Parliament of Nepal
- Long title An act made to provide for copyright. ;
- Citation: Act No. 8 of 2059 (2002)
- Enacted by: Parliament of Nepal
- Enacted: 15 August 2002
- Royal assent: 15 August 2002
- Commenced: 15 August 2002

Amended by
- Some Nepal Acts relating to Export and Import and Intellectual Property Act, 2063 (2006)
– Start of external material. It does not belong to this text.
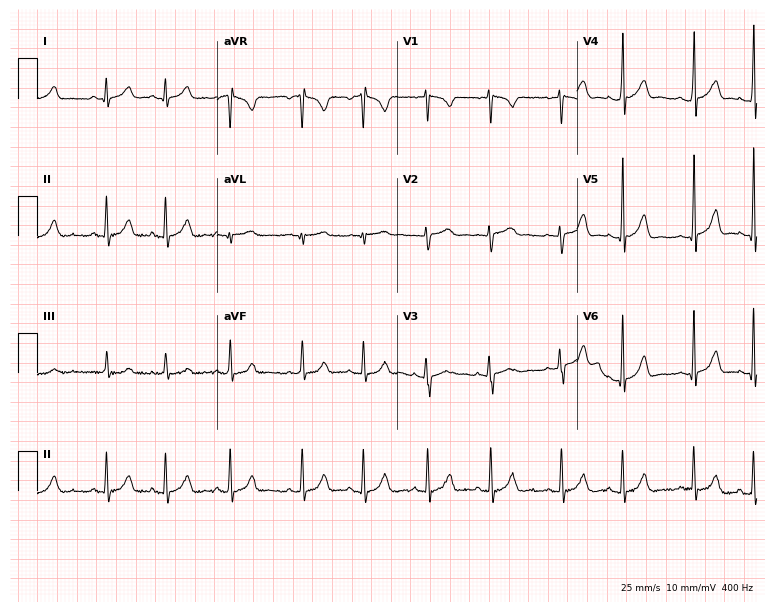
Electrocardiogram, a woman, 19 years old. Overall reading on record: normal ECG.

= Copyright law of Nepal =

Copyright law in Nepal

The Copyright law of Nepal governs copyright, the right to control the use and distribution of artistic and creative works in Nepal and also encourages the creation of art and culture by rewarding authors and artists with a set of exclusive rights.
It is embodied in the Copyright Act, 2059 (2002), the Copyright Rule, 2061 (2004) and their amendments. Nepal Copyright Registrar's Office handles copyright registration, recording of copyright transfers and other administrative aspects of copyright law. In Nepal, the Copyright Act of 2059 B.S. defines a “Copyright Work” as any original and intellectual work in literature, art, science, or any other field. The author of such a work is known as the Copyright Owner and is entitled to various rights, including Economic Rights, Moral Rights, and Royalty Rights.
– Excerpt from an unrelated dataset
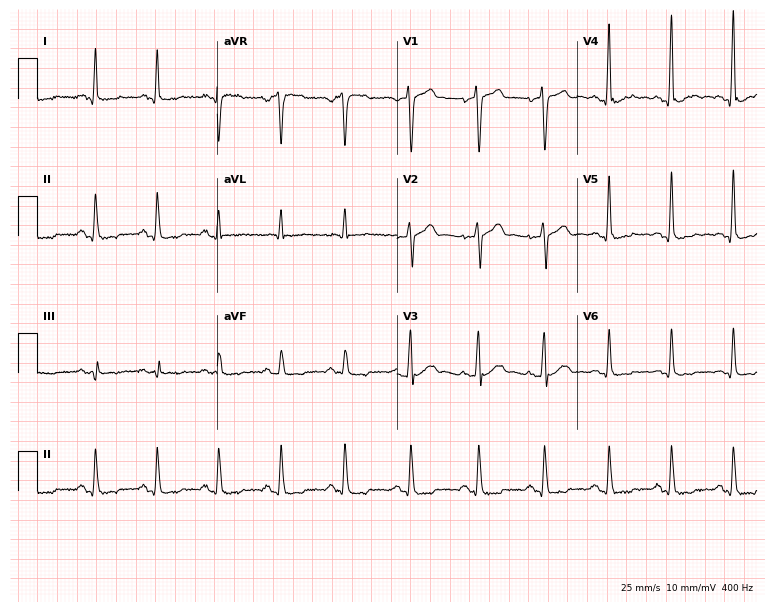
Electrocardiogram (7.3-second recording at 400 Hz), a 33-year-old male. Of the six screened findings (first-degree AV block, right bundle branch block, left bundle branch block, sinus bradycardia, atrial fibrillation, sinus tachycardia), none is recorded. Other findings, if any, are not listed.

The Copyright Act, 2002 (प्रतिलिपि अधिकार ऐन, २०५९) was enacted by Parliament of Nepal and came into force on 15 August 2002. It repealed the previous Copyright Act, 2022 (1965).

Nepal also has a trademark regime in Nepal embodied in the Patent, Design and Trademark Act, 2022 (1965) whereby a person can obtain ownership of the trademark for their business by registering it within the Department under Section 18 of the Act. However, the business must either be registered under the Department of Small and Cottage Industries or Department of Industry. Patent law in Nepal provides legal protection for inventions and innovations. It grants inventors exclusive rights to their creations for a specified period. The Patent, Design and Trade Mark Act, 2022 (1965) governs patent law in Nepal.

==Economic rights==
According to the law, the owner of copyright shall have the exclusive right to reproduce, translate, revise or amend, sell, distribute or rent, broadcast or communicate the work to the general public. These rights are given for one time, it cannot be reissued once the duration is over.

==Moral rights==
The author is entitled for his lifetime, irrespective of the validity of the copyright, to get his/her name mentioned in copies of the work or in his/her work where it is used publicly and to make necessary amendment or revision in the work.

==Duration of copyright==
- Sound recording, broadcasting and performance -up to 50 years from the date of first publication
- Art and photographs- up to 25 years from the date of first publication
- Books - up to 50 years from the death of last surviving author

==Reproduction==
- Reproduction is allowed freely for educational purposes with citation to the source.